Financing challenges have led to an emphasis on alternative funding and value creation strategies. We are already seeing greater focus on strategic repositioning through portfolio optimisation, digitalisation and business model changes. However, underexplored areas like energy efficiency, green tax credits and sustainable financing are also worth a closer look.
As we navigate 2023, the M&A market is being shaped by various factors. They include:
Transformation and disruption continue to go hand-in-hand with companies leveraging technology to digitalise and transform their businesses. When this is coupled with the push towards net zero strategies, unique M&A opportunities emerge. Amid these changes, CEOs are urged to adopt bold, but not necessarily big, M&A strategies.
Preparation remains crucial in the current market, particularly for sellers, with due diligence processes taking longer due to challenging macroeconomic conditions and tight financing markets. The bottom line is: be ready for more intrusive due diligence and a greater level of scrutiny.
Deal volumes have decreased, especially for larger deals. But cash-rich corporates still have an edge. They can make acquisitions while the tough financing environment reduces competition for assets—but this window of opportunity won’t last forever.
Private equity (PE) firms are focusing on portfolio optimisation and public-to-private deals using a combination of financing structures.
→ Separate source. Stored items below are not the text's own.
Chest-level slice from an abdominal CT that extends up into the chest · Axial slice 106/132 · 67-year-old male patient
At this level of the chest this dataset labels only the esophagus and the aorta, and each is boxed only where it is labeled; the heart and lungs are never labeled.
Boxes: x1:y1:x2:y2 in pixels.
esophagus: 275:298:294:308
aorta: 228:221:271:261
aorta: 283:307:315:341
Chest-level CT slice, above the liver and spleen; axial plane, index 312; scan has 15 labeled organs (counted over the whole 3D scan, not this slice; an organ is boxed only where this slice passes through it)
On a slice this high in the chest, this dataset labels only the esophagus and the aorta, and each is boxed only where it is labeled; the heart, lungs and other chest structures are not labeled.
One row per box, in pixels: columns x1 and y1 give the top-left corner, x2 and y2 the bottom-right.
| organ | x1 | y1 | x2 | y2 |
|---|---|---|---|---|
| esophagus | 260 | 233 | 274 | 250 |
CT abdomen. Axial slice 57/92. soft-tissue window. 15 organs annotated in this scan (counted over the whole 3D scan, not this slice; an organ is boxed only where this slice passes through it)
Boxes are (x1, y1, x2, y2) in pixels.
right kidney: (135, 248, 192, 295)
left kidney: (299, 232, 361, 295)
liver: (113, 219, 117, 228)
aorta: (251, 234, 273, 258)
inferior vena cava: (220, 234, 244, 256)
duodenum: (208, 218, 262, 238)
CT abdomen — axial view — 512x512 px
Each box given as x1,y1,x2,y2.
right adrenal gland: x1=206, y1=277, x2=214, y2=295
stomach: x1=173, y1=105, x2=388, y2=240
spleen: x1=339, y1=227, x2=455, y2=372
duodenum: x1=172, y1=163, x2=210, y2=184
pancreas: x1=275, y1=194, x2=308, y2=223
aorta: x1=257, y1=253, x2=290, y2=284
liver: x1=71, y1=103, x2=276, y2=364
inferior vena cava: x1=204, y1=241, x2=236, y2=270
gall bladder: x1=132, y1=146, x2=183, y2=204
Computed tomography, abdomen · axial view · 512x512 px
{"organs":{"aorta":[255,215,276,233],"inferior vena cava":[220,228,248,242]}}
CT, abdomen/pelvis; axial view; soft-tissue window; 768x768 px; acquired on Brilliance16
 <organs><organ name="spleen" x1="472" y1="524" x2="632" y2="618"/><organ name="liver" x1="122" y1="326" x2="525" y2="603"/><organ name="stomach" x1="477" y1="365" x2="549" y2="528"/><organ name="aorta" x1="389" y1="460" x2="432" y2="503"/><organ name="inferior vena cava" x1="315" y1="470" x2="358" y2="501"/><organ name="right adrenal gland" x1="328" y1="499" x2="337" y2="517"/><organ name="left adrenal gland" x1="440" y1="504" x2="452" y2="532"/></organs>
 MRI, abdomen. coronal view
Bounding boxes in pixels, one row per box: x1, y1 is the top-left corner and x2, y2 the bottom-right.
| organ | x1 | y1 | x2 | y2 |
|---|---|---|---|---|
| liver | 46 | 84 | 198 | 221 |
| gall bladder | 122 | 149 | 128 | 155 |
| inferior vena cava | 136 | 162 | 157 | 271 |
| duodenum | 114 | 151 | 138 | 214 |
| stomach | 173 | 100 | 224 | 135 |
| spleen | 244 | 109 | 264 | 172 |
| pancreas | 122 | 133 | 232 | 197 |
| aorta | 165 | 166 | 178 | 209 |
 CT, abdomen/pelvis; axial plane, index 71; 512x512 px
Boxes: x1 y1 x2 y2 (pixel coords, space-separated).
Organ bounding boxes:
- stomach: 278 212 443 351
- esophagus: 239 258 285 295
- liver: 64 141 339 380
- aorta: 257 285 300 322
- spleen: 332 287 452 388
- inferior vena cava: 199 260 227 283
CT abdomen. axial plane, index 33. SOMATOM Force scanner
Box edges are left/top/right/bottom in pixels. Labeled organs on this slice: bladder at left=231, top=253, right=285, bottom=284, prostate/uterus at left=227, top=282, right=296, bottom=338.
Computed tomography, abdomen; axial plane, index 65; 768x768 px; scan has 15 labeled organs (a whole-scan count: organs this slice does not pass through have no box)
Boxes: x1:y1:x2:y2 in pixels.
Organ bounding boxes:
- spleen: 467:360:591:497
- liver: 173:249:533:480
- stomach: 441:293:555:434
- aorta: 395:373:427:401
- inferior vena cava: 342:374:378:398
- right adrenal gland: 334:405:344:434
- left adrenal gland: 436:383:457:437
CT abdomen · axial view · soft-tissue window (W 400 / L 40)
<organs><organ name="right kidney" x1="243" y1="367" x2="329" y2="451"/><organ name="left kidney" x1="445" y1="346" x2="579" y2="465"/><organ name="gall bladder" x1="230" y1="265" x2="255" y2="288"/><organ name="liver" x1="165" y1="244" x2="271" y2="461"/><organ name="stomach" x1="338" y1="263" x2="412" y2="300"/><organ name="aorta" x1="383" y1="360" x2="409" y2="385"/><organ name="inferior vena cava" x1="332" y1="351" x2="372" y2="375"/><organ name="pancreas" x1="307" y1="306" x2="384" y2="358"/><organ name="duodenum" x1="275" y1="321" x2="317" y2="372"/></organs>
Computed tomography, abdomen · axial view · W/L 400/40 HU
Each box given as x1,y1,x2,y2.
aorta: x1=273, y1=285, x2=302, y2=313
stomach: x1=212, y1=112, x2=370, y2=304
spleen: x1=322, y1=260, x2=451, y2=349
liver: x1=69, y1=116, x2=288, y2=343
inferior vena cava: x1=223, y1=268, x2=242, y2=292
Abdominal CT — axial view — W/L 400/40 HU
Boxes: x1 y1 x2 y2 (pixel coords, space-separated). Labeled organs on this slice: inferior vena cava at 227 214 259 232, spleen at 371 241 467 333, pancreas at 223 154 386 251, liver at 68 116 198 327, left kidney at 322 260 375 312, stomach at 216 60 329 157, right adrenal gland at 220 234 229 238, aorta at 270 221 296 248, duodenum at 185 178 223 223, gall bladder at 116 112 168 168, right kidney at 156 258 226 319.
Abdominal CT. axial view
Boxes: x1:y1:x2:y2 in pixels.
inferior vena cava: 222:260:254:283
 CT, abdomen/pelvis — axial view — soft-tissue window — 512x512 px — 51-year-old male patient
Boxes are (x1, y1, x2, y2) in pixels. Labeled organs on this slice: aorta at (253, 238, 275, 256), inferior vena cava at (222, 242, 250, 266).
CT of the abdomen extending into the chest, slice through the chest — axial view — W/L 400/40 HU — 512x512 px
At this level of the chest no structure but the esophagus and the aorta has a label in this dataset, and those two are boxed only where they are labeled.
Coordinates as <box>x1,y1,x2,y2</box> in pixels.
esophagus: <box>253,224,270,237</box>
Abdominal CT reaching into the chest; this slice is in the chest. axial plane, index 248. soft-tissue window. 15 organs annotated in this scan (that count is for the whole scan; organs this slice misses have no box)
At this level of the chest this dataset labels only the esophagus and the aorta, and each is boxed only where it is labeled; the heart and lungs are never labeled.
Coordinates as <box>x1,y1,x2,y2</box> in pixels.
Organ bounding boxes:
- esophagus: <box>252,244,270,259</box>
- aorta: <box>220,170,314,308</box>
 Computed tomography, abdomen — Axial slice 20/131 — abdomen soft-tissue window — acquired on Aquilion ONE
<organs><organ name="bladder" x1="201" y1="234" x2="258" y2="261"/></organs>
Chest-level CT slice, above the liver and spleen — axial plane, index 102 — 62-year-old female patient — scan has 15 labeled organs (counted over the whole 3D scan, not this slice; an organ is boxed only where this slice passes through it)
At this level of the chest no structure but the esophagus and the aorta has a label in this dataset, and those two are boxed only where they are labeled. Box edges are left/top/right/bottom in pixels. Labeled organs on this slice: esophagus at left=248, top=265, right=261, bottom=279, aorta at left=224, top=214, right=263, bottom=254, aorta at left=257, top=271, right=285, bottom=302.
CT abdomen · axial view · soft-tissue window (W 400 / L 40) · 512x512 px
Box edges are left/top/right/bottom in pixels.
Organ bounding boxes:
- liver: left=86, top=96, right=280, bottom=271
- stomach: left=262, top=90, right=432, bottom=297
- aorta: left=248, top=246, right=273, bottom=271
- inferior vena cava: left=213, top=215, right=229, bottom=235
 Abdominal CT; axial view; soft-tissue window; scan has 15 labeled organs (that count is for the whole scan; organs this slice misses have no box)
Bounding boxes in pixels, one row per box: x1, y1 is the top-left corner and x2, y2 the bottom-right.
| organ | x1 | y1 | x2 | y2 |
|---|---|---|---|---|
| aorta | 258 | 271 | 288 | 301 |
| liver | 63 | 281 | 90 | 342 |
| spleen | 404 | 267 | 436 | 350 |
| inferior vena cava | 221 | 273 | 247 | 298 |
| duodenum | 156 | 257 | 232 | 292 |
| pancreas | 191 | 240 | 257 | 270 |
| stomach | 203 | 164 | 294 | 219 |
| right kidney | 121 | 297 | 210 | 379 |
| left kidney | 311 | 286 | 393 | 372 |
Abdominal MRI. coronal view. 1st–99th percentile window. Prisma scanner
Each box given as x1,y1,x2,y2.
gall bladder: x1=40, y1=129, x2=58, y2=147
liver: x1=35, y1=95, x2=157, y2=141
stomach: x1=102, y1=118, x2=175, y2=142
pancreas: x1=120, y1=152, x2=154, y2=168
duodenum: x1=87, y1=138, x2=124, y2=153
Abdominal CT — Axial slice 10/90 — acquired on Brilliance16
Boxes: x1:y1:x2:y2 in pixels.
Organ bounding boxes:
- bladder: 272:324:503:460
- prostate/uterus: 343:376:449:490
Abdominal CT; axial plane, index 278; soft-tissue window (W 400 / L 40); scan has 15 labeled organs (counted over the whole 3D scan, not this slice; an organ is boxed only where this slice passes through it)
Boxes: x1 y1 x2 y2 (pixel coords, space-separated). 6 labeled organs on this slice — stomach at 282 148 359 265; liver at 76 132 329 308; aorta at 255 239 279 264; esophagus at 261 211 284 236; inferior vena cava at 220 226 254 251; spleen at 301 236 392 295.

They are also focusing on sustainable investments and transformational operational enhancements to generate returns.
Restructuring activity is on the rise due to financing pressures, inflationary impacts and a low-growth economic environment, which could stimulate increased distressed M&A activity. Companies should keep a watchful eye on refinancing risks and take early action to secure alternative capital sources as the opportunities arise.